In the worst cases, because their leaders knew that they could easily ill manage, misappropriate or divert funds – no bank manager would be peering over them asking them on what they would be spending the money, or how they might pay it back.
In others, because the borrower country simply wasn’t in Mao or Bolivar or Vajpayee or Shinawatra’s position – desperate for cash these nations needed to borrow money from abroad. Domestic savings weren’t sufficient to finance necessary investments for growth and development or in some cases even current consumption requirements. Exports weren’t providing enough foreign exchange to fund imports and service existing debts. Commodity price shocks (such as the oil hike in the 1970s) meant that they needed to offset their impacts (just as a person might take out a loan to tide them over when they lose their job). Grants weren’t available at levels of magnitude needed. And either loans weren’t available elsewhere or the monies being offered by the bilateral (government to government) lenders were being offered at significantly better terms than other alternatives, often at well below market rates.
But more often than not, and why the amounts borrowed were often far above what was actually needed, was because the battle for power between the East and West seemed like it would never end. As long as the superpowers were fighting it out, most Third World countries believed that they could continue playing one off against the other, and that they would remain in the money. They believed that the ‘banks’ wouldn’t foreclose, and that the tap, which ensured that new loans were always forthcoming and that rescheduling was always an option, would never be turned off.
Although there were times when there was a real, legitimate or proper need to borrow, the lending process had become divorced from sober economics (where a low-cost loan is put to sound economic use.) Sometimes loans were used productively.

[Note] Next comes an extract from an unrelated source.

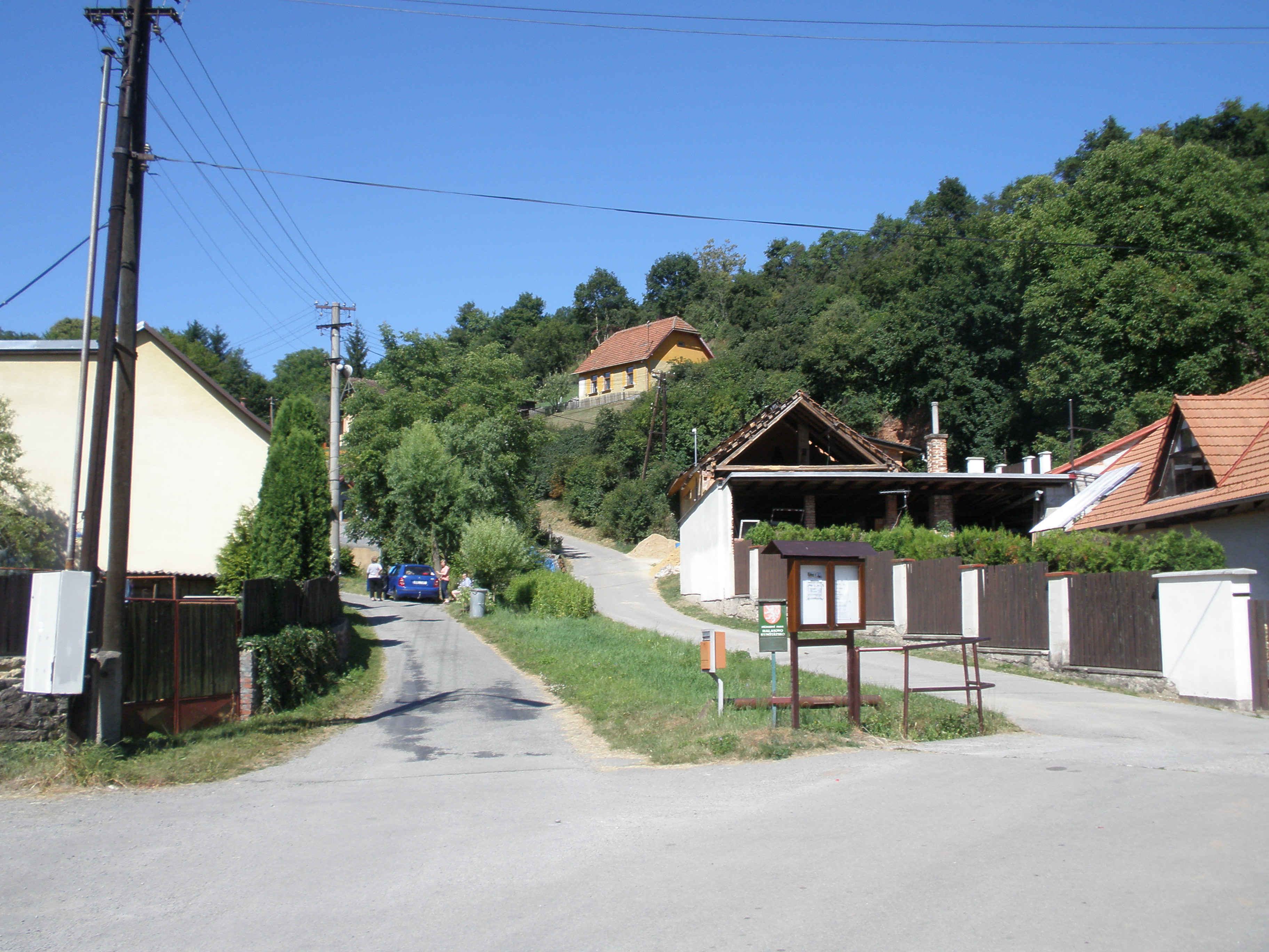 Sasina, místní část Svitávky, v okrese Blansko

Brazil, for example, took out many loans during the Cold War to invest in developing its manufacturing industry; some of Africa’s loans were used to invest in its infrastructure. And the lenders, for their part, were sometimes sensible enough to make loans to countries that were rich in oil, minerals, coffee and other exportable resources. In other words, countries that were creditworthy. More often than not, however, the lending process was so distorted by geopolitics that the logic that underpins sound borrowing – that one incurs a debt in the hope of making an investment that will produce enough money both to pay off the debt and to generate economic growth that is self-sustaining – was simply absent. As too was the criteria that underpins sound lending – that the lender be likely to be able to repay the loan. And this isn’t selective reporting. While it may be that good news is sometimes not reported, and there are undoubtedly more ‘positive’ debt stories out there than I have highlighted, there is no question that in the vast majority of cases this is the way it was.
All change
Once the Cold War ended, things changed. The allegiance of strategically important Third World countries was suddenly perceived as unnecessary. Loans were called in overnight, and new lending (which was the way many countries had been able to service old debts in the past) was either curtailed, or provided under far less generous or far more conditional terms.

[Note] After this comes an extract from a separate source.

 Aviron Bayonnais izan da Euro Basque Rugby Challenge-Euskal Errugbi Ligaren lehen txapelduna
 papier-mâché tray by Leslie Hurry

Moscow, in its new post-Soviet guise, and now suffering its own economic collapse began harassing the former Soviet Union’s satellite states for repayment of outstanding loans, having quite happily rescheduled them in the past. President Clinton started championing ‘trade-not-aid’ policies, despite the fact that the by now aid-addicted countries were massively weighed down with significant debt burdens that they would never be able to service through trade alone, especially given the protectionist trade policies of the West which meant that the very goods that the developing world could have hoped to export to the developed were as a consequence rendered uncompetitive.
Countries that had played off the superpowers so effectively during the Cold War now saw themselves fast abandoned by their former sponsors. North Korea was so feted by the Soviets in the 1960s that the Russians, based solely on the North Korean argument ‘You must take into account that the Americans have already built an oil refinery in South Korea’ even provided loans for a North Korean oil refinery, despite the fact that the country had no oil of its own. But by the early 1990s, the Soviet Union had drastically cut back its support.
Regimes that had once enjoyed the benefit of blind eyes in the lending nations were now suddenly chastised. Zaire, for example, began receiving tough messages to combat corruption from its long-time donors – messages which had never been delivered when Mobutu’s support had been valued.
With a lack of concern and seriousness that can only shock, aid was significantly cut back too. Between the last days of the Cold War, and the last days of the millennium, development aid in general fell by 40 per cent, despite the worsening financial and health conditions in much of the Third World, and despite the fact that countries were by now drowning in levels of debt to service. Entire regions were abandoned by their former ‘protectors’: most of Latin America saw its US backing disappear and Africa was hit hard. As the African Research Bulletin explained in 1994: ‘The Cold War’s demise…has proven a setback for black Africa. Superpower rivalry once gave crucial purchase to poor lands with prized real estate for military bases, or a grip on maritime “choke points”, or large reserves of strategic materials…Africa’s leverage has markedly weakened.’
Many nations caught in the backdraft of the new global power vacuum were left to scramble for new loans, aid and ‘patrons’, in often quite poignant ways. In 1993, Vietnam made the extraordinary offer to take up the debts of the former South Vietnam hoping that honouring the repudiated wartime debt would help it to attract more Western loans. Particularly poignant given that Vietnam, by agreeing to do so, was essentially agreeing to assume the debt burden of its former foe. Also, the country was (and continues to be) one of the world’s most highly indebted poor countries. So when Vietnam eventually agreed to pay the United States $146 million of South Vietnam’s wartime debt in 1997, that $146 million represented three-quarters of the nation’s annual health budget. But as Nguyen Manh Hoa, director of the external financial division of the Finance Ministry explained: ‘We had to agree on old debts so we could have new relations, such as new loans and cooperation agreements.’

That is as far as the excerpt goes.